Termeer, Genzyme’s chief since 1985, exits with at least a $138 million payout and a legacy as the longest-serving CEO in biotechnology, after pioneering a business model of charging top dollar for drugs to treat rare genetic disorders.
His success selling some of the world’s most expensive medicines, priced from $200,000 to $300,000 a year, may make him an attractive hire for private-equity firms, said Erik Gordon, a University of Michigan business professor.
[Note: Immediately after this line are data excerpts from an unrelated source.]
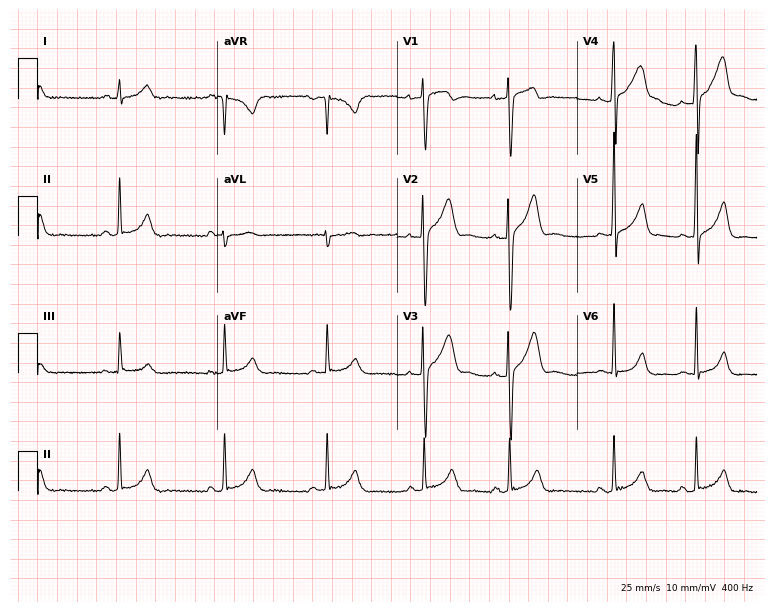
Standard 12-lead ECG recorded from a 24-year-old man (7.3-second recording at 400 Hz). Read as a normal ECG.
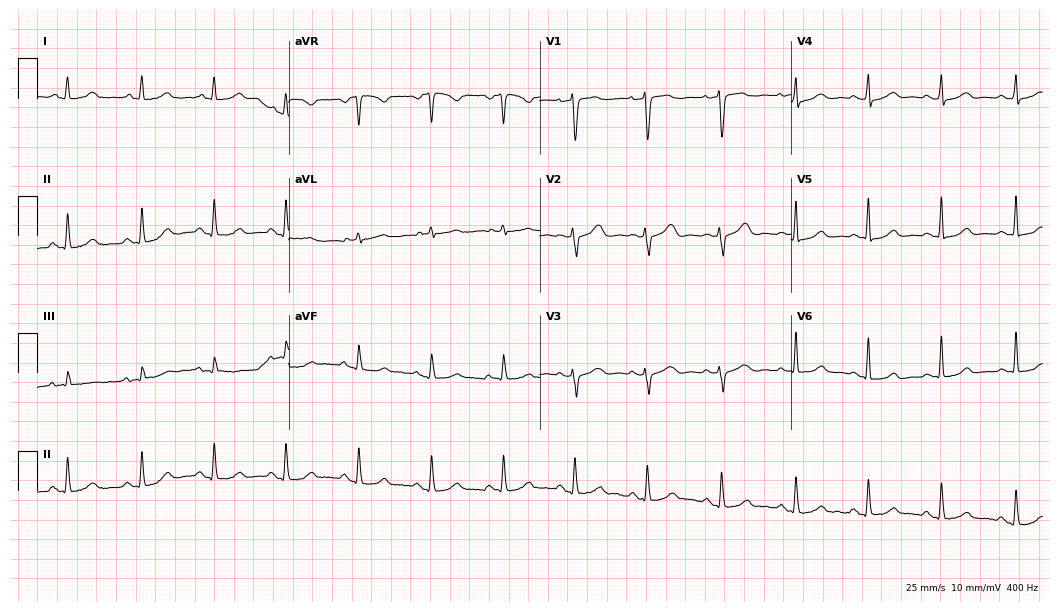
Resting 12-lead electrocardiogram. Patient: a 48-year-old woman. None of these six findings is recorded: first-degree AV block, right bundle branch block, left bundle branch block, sinus bradycardia, atrial fibrillation, sinus tachycardia. Only these six findings were labelled.
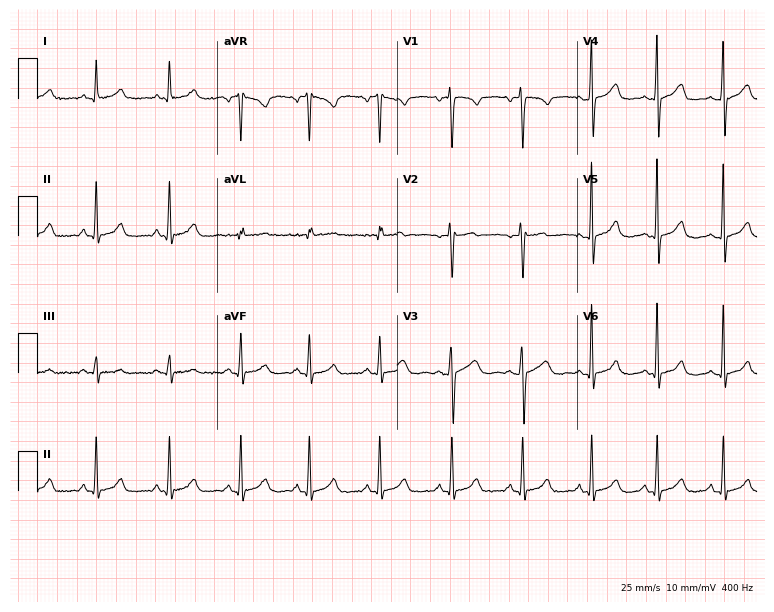
Electrocardiogram (7.3-second recording at 400 Hz), a 40-year-old woman. Of the six screened findings (first-degree AV block, right bundle branch block, left bundle branch block, sinus bradycardia, atrial fibrillation, sinus tachycardia), none is recorded. Findings outside these six are not listed.
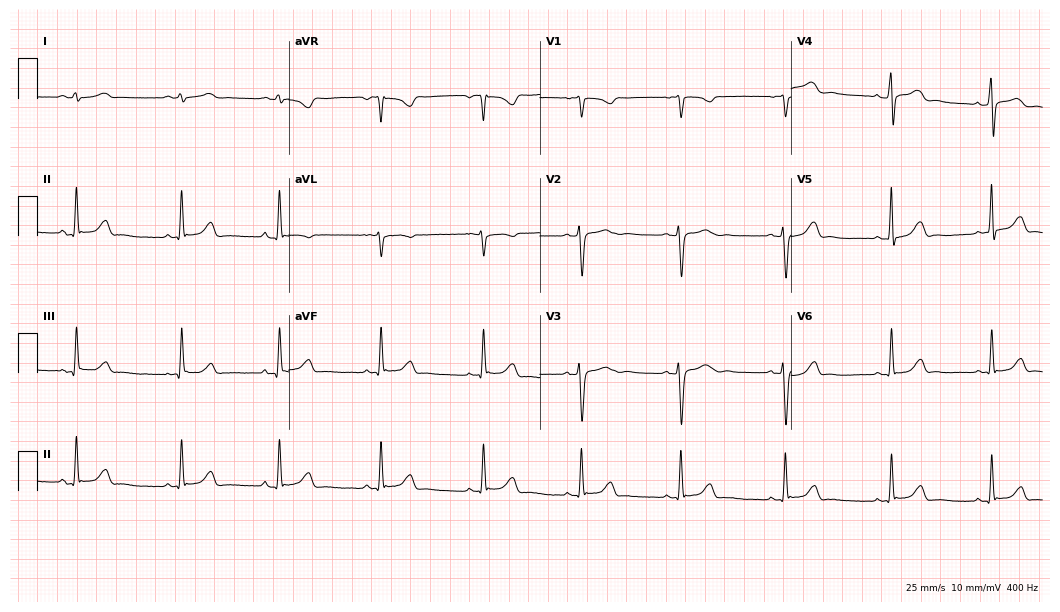
Electrocardiogram, a 17-year-old female. Overall reading on record: normal ECG.
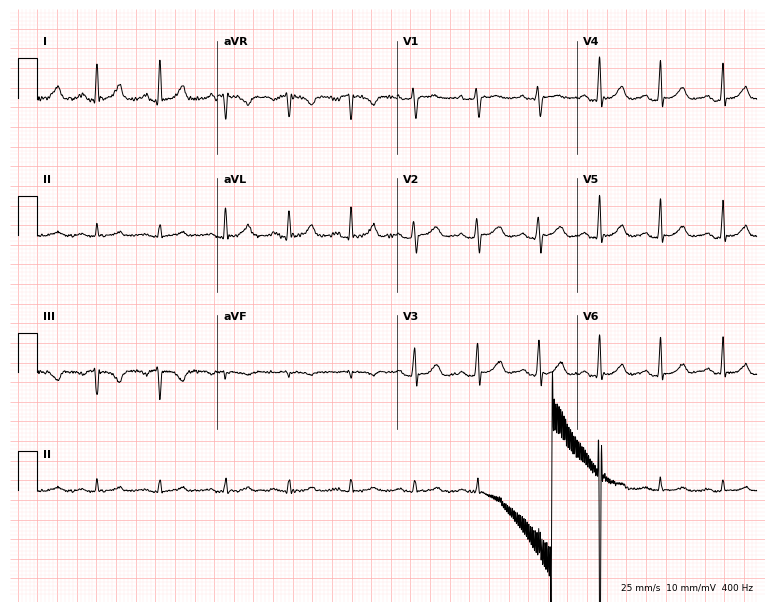
ECG (7.3-second recording at 400 Hz) — a 36-year-old woman. Screened for six findings — first-degree AV block, right bundle branch block, left bundle branch block, sinus bradycardia, atrial fibrillation, sinus tachycardia — none is recorded. Findings outside these six are not listed.
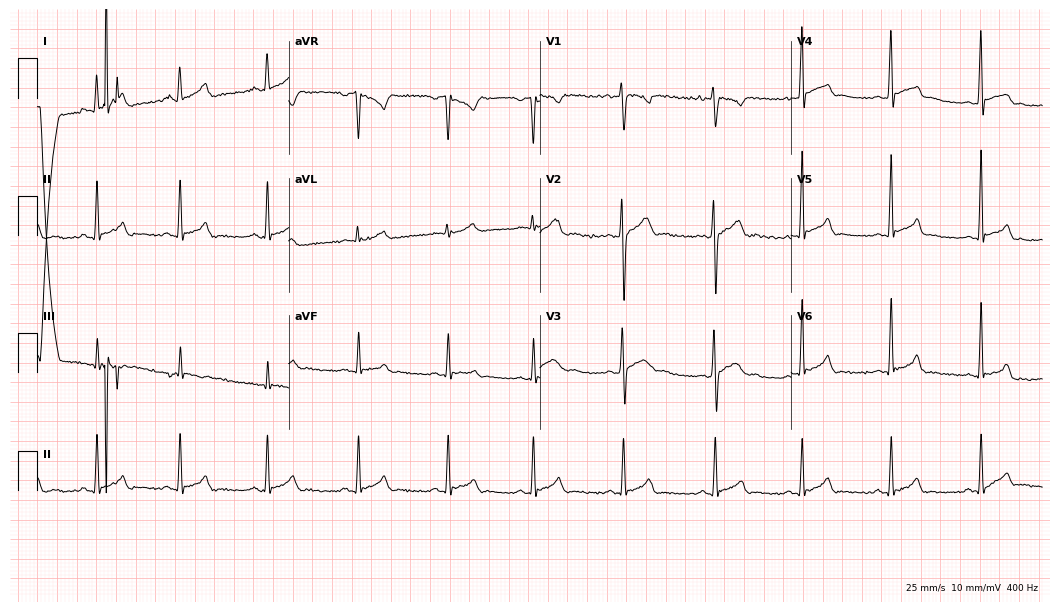
ECG — a 19-year-old man. Labelled as a normal ECG.
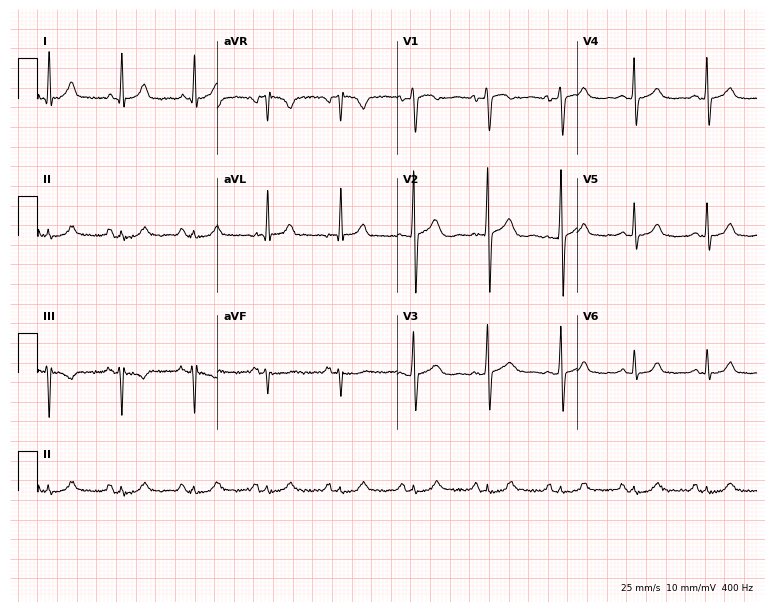
Resting 12-lead electrocardiogram (7.3-second recording at 400 Hz). Patient: a 58-year-old male. None of these six findings is recorded: first-degree AV block, right bundle branch block, left bundle branch block, sinus bradycardia, atrial fibrillation, sinus tachycardia.
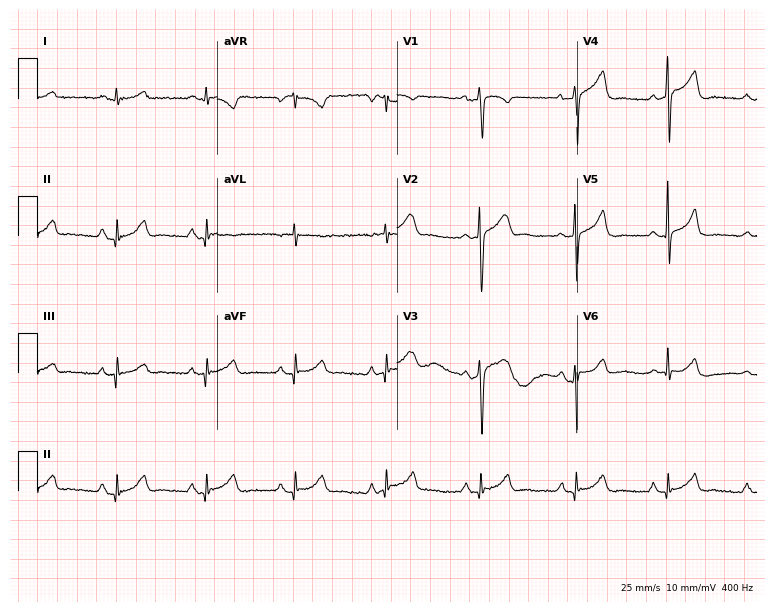
Electrocardiogram, a man, 51 years old. Overall reading on record: normal ECG.

Termeer, who turns 65 on Feb. 28, may follow the former chiefs of Wyeth and Schering-Plough Corp. to help pitch deals for equity firms led by Carlyle Group, Kohlberg Kravis Roberts & Co. and Warburg Pincus LLC.
“Henri is the guy you send out as your sales guy to get your real guys in the door,” Gordon said in a telephone interview from Ann Arbor. For an investment firm seeking biotech business, “he would be a good guy to have. The CEO of a midmarket biotech company, they’ll take a Henri Termeer call. They would all love to be Henri Termeer one day.”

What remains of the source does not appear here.